Japanese students’ English proficiency is improving

Japanese students’ English proficiency is improving

by sunjay140

27 comments
  1. But how about performance in an internationally recognised assessment, I wonder.

  2. They’re basing this on how many people pass EIKEN.

    There is a speaking portion for that test, but at least as far as EIKEN pre-2 it’s all about being able to pick out correct information from a passage and memorize some verbs to explain actions in a picture, so it’s possible to pass without completely understanding what you’re saying as long as you can identify patterns.

  3. As an English Teacher, I honestly agree. The stereotype that younger generations are better at English still hold true.

    Of course not all students speak English, but those that do, often speak it well. However, i am unsure if the gap in skill between students who study english va those who don’t has changed.

  4. I know people will wanna make a joke but at least at my school this is very true. I’m an English teacher, not an ALT, at a Japanese high school and over the last 3-ish years the incoming 1st year students have been significantly better at speaking and listening than the previous year’s incoming students.
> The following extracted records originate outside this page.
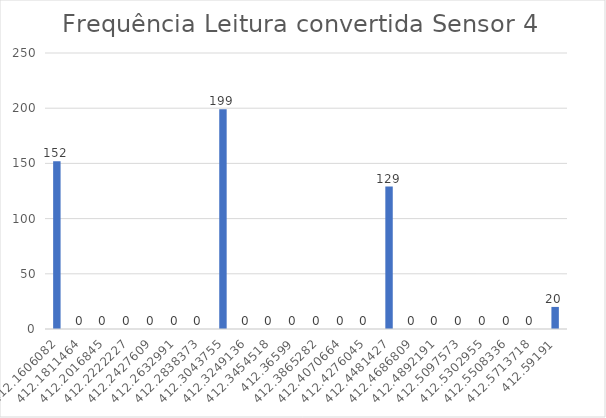
| Category | Series 0 |
|---|---|
| 412.16060818181813 | 152 |
| 412.18114636363634 | 0 |
| 412.20168454545455 | 0 |
| 412.2222227272727 | 0 |
| 412.24276090909086 | 0 |
| 412.2632990909091 | 0 |
| 412.2838372727273 | 0 |
| 412.30437545454544 | 199 |
| 412.3249136363636 | 0 |
| 412.3454518181818 | 0 |
| 412.36599 | 0 |
| 412.38652818181816 | 0 |
| 412.4070663636363 | 0 |
| 412.4276045454545 | 0 |
| 412.44814272727274 | 129 |
| 412.4686809090909 | 0 |
| 412.48921909090905 | 0 |
| 412.50975727272726 | 0 |
| 412.53029545454547 | 0 |
| 412.5508336363636 | 0 |
| 412.5713718181818 | 0 |
| 412.59191 | 20 |

My first year students this year on average are better than the third year students. The change to add more English in early education about 5 years ago, while not being implemented very well, is still showing a big effect I think.

    If they can figure out a way to get more Japanese English teachers to actually use English, things would move a lot quicker. If these year on year improvements I’m seeing continue, eventually those students will become teachers and there will be more teachers using English. It shouldn’t need to take that long though. The teachers now should be making more efforts.

  5. Back in 2017, elementary students only had English in 5th and 6th grade, and it wasn’t a formal subject. Now they have it at every grade, tests in the higher grades and it’s a real subject.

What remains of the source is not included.